Character's Social Life
Finish the exercise by "coming to tea" as your adopted character.

(Hand out 3)
Victorian Tea Sign-up

Please bring your items on Tuesday morning. We will have tea during your class period. Remember to bring along your character. This is to be a fun party to relax before we start Stage 3.

Please bring tea bags not loose leaf tea. Loose-leaf tea is traditional, but due to time constraints we will use bagged tea. You only need to bring 5 or so tea bags of each tea you sign up for.

Assam Tea or a Fruit Tea
Darjeerling Tea
Ceylon Tea
Jasmine Tea
Earl Grey Tea

Other choices: English Breakfast, Formosa Oolong, Gunpowder, Lady Londonberry, Lapsang Souchong, Orange Peloe

Tea Sandwiches
Tea Sandwiches

Tea Cakes
Tea Cakes

Playing Cards

If you would kike to make any of these items check the Internet or the library for the following books for recipes:
Foley, Tricia.

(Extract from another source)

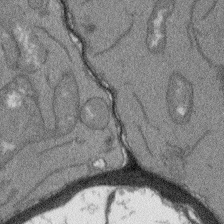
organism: Arabidopsis thaliana
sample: Root tip

Having Tea.
Frey, Iris Ihde. Crumpets and Scones.
Isles, Joanna. A proper Tea
Israel, Andrea. Taking Tea
Simpson, Helen. The London Ritz Book of
Afternoon Tea.


(Handout 4)
Rules for "Beggar My Neighbor"

This is a very old game, and a very simple one. It may be played by any number up to six.

The cards are dealt as far as they will go, because it does not matter if one or two players hold a card more than some others.

The players do not look at the cards dealt to them, but arrange them in a pile, face downwards, on the table in front of them.

The player on the left of the dealer then turns the top card of his or her pile face upwards, and places it in the center of the table; the person on that player's left places the top card of his or her pile face upwards on the top of the card in the center; and so on, round the table, until an Ace, King, Queen or Jack is turned up. When this happens, the next player has to pay by placing on the pile 4 cards for an Ace, 3 for a King, 2 for a Queen and 1 for a Jack.

If, during the pay-off, an Ace, King, Queen or Jack is turned up, the player stops paying and is paid by the player on his or her left for the card turned up.

When a pay-off is completed, the winner takes all the cards from the center of the table and places them at the bottom of his or her pile.

The game is won by the player who collects all fifty-two cards of the pack.

This project works well between Stage II and Stage III.
I assessed this project in three ways. . .how well class time was used; quality of turned in character sketch; and participation by dressing and/or acting the part of their character at the tea party. We have our tea party during class time. I borrowed tea pots from other teachers, and rented glass plates and cups and saucers. My students thought it was terrific. They even played "Beggar My Neighbor" all period.